▶ **What this task involves**
Return all of the data exactly as written, without the pictures.

▶ **Study material**

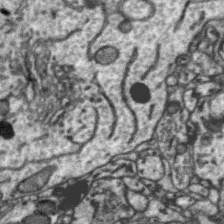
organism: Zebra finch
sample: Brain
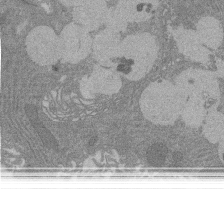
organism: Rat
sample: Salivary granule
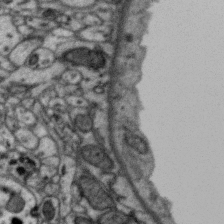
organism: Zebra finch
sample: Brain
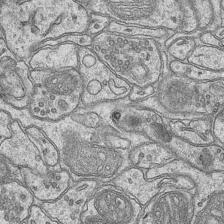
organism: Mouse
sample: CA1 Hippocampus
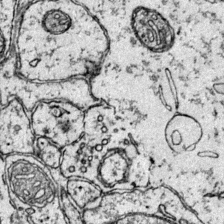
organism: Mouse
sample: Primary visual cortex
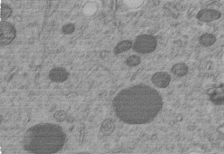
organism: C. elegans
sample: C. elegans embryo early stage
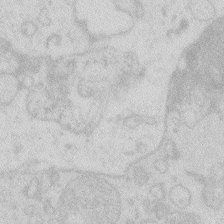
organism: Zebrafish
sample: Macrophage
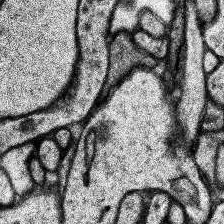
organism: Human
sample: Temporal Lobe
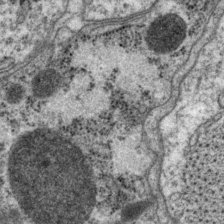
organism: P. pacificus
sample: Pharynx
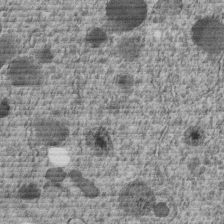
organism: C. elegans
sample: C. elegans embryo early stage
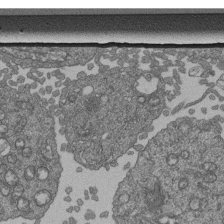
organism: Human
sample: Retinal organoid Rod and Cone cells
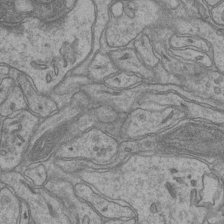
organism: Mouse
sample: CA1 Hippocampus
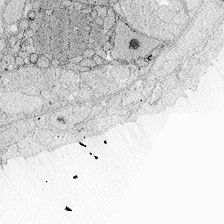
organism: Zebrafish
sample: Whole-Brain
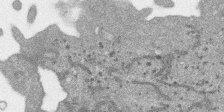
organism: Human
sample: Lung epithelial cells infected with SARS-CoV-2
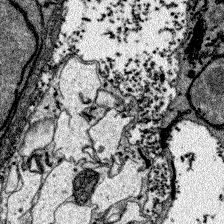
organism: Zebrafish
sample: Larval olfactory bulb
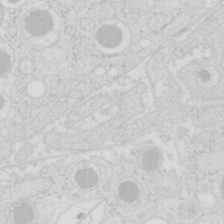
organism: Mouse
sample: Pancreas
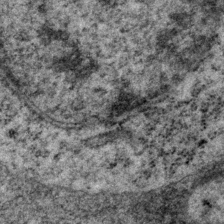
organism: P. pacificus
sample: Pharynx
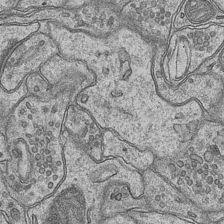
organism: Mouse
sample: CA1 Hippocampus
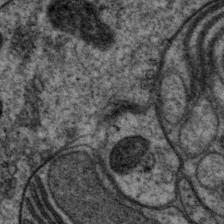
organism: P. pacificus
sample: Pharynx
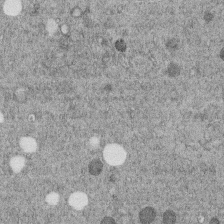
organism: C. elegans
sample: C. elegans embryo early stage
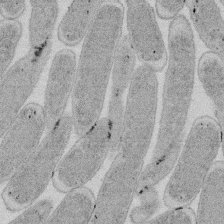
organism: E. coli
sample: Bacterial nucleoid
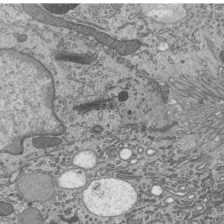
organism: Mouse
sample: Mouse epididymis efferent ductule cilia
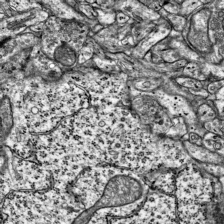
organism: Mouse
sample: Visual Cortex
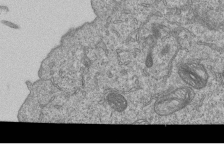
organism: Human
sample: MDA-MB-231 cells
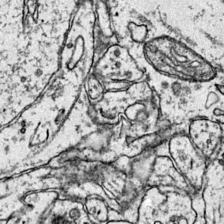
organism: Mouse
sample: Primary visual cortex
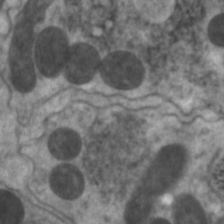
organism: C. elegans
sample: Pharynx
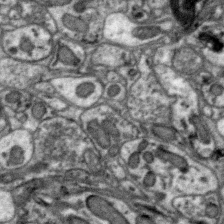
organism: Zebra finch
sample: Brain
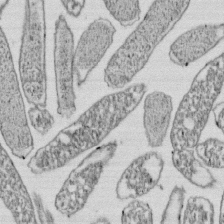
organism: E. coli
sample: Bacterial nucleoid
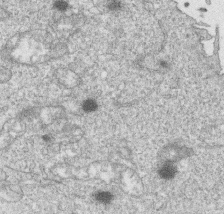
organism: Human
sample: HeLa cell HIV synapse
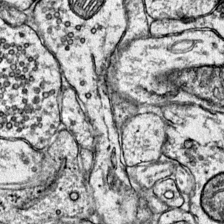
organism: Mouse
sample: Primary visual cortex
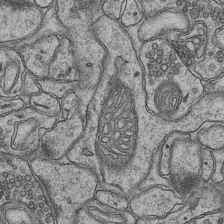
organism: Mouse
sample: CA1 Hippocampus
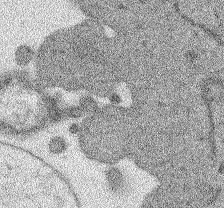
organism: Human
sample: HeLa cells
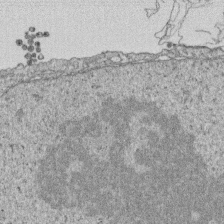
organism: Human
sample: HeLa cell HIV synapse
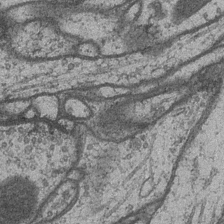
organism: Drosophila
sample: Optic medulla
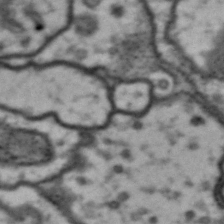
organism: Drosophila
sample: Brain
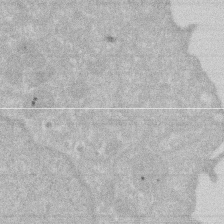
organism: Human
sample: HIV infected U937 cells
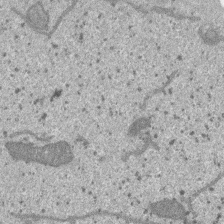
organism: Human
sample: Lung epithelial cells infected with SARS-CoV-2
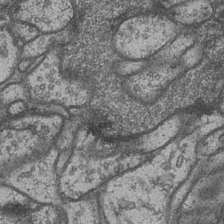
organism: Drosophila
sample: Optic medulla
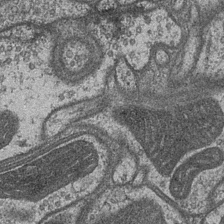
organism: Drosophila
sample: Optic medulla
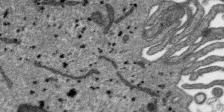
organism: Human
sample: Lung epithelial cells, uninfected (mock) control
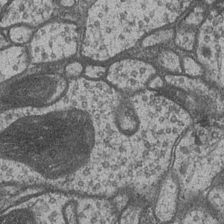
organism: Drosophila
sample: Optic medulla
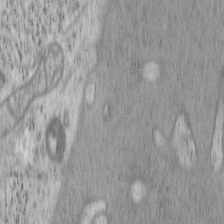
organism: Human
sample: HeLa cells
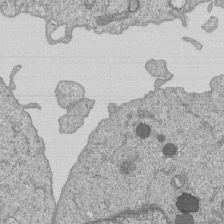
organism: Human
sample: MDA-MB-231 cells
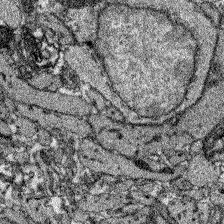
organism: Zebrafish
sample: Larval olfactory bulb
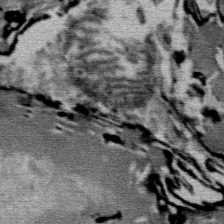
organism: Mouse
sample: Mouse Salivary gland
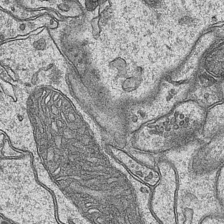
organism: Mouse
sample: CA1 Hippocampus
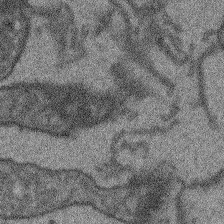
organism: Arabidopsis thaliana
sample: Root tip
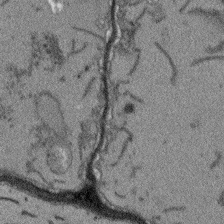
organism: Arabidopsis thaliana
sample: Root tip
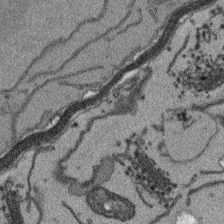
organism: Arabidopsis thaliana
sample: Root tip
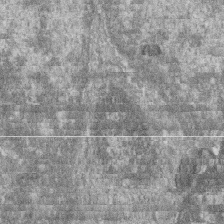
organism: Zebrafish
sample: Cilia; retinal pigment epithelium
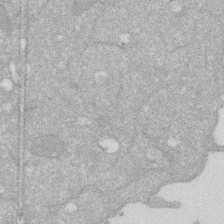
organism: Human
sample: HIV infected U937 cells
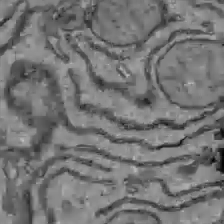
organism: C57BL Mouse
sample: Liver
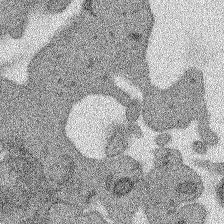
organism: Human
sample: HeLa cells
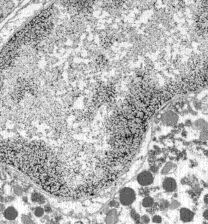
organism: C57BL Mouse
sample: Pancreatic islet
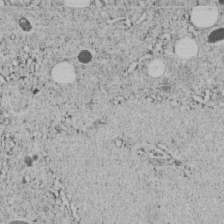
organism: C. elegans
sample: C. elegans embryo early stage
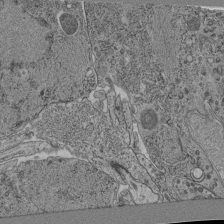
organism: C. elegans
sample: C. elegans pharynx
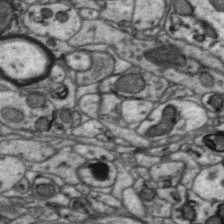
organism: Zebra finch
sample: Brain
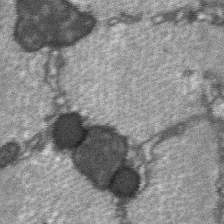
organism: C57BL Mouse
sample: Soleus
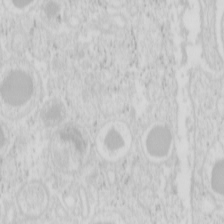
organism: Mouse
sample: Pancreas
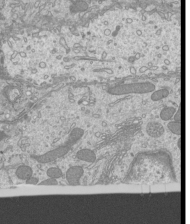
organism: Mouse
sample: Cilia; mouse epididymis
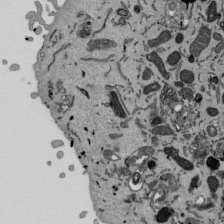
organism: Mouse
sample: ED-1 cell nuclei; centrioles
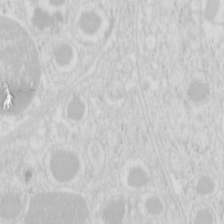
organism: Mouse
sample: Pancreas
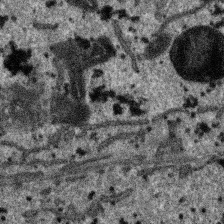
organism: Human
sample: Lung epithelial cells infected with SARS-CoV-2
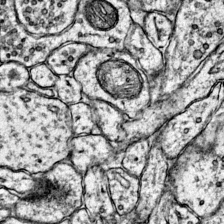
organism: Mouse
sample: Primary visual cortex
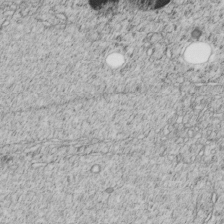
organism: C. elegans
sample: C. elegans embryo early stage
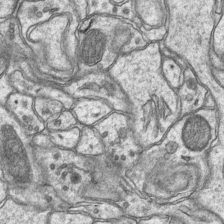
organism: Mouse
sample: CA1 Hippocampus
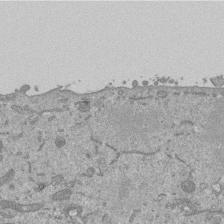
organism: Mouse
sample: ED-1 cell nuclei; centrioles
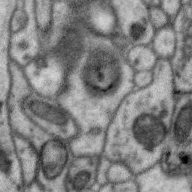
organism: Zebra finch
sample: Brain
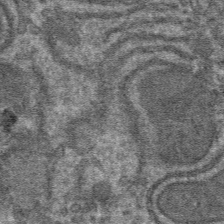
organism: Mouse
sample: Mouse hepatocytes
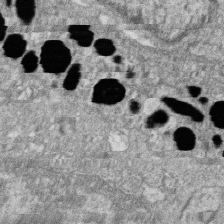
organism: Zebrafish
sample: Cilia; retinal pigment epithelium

▶ **Your response**
organism: Zebra finch
sample: Brain
organism: Rat
sample: Salivary granule
organism: Zebra finch
sample: Brain
organism: Mouse
sample: CA1 Hippocampus
organism: Mouse
sample: Primary visual cortex
organism: C. elegans
sample: C. elegans embryo early stage
organism: Zebrafish
sample: Macrophage
organism: Human
sample: Temporal Lobe
organism: P. pacificus
sample: Pharynx
organism: C. elegans
sample: C. elegans embryo early stage
organism: Human
sample: Retinal organoid Rod and Cone cells
organism: Mouse
sample: CA1 Hippocampus
organism: Zebrafish
sample: Whole-Brain
organism: Human
sample: Lung epithelial cells infected with SARS-CoV-2
organism: Zebrafish
sample: Larval olfactory bulb
organism: Mouse
sample: Pancreas
organism: P. pacificus
sample: Pharynx
organism: Mouse
sample: CA1 Hippocampus
organism: P. pacificus
sample: Pharynx
organism: C. elegans
sample: C. elegans embryo early stage
organism: E. coli
sample: Bacterial nucleoid
organism: Mouse
sample: Mouse epididymis efferent ductule cilia
organism: Mouse
sample: Visual Cortex
organism: Human
sample: MDA-MB-231 cells
organism: Mouse
sample: Primary visual cortex
organism: C. elegans
sample: Pharynx
organism: Zebra finch
sample: Brain
organism: E. coli
sample: Bacterial nucleoid
organism: Human
sample: HeLa cell HIV synapse
organism: Mouse
sample: Primary visual cortex
organism: Mouse
sample: CA1 Hippocampus
organism: Human
sample: HeLa cells
organism: Human
sample: HeLa cell HIV synapse
organism: Drosophila
sample: Optic medulla
organism: Drosophila
sample: Brain
organism: Human
sample: HIV infected U937 cells
organism: Human
sample: Lung epithelial cells infected with SARS-CoV-2
organism: Drosophila
sample: Optic medulla
organism: Drosophila
sample: Optic medulla
organism: Human
sample: Lung epithelial cells, uninfected (mock) control
organism: Drosophila
sample: Optic medulla
organism: Human
sample: HeLa cells
organism: Human
sample: MDA-MB-231 cells
organism: Zebrafish
sample: Larval olfactory bulb
organism: Mouse
sample: Mouse Salivary gland
organism: Mouse
sample: CA1 Hippocampus
organism: Arabidopsis thaliana
sample: Root tip
organism: Arabidopsis thaliana
sample: Root tip
organism: Arabidopsis thaliana
sample: Root tip
organism: Zebrafish
sample: Cilia; retinal pigment epithelium
organism: Human
sample: HIV infected U937 cells
organism: C57BL Mouse
sample: Liver
organism: Human
sample: HeLa cells
organism: C57BL Mouse
sample: Pancreatic islet
organism: C. elegans
sample: C. elegans embryo early stage
organism: C. elegans
sample: C. elegans pharynx
organism: Zebra finch
sample: Brain
organism: C57BL Mouse
sample: Soleus
organism: Mouse
sample: Pancreas
organism: Mouse
sample: Cilia; mouse epididymis
organism: Mouse
sample: ED-1 cell nuclei; centrioles
organism: Mouse
sample: Pancreas
organism: Human
sample: Lung epithelial cells infected with SARS-CoV-2
organism: Mouse
sample: Primary visual cortex
organism: C. elegans
sample: C. elegans embryo early stage
organism: Mouse
sample: CA1 Hippocampus
organism: Mouse
sample: ED-1 cell nuclei; centrioles
organism: Zebra finch
sample: Brain
organism: Mouse
sample: Mouse hepatocytes
organism: Zebrafish
sample: Cilia; retinal pigment epithelium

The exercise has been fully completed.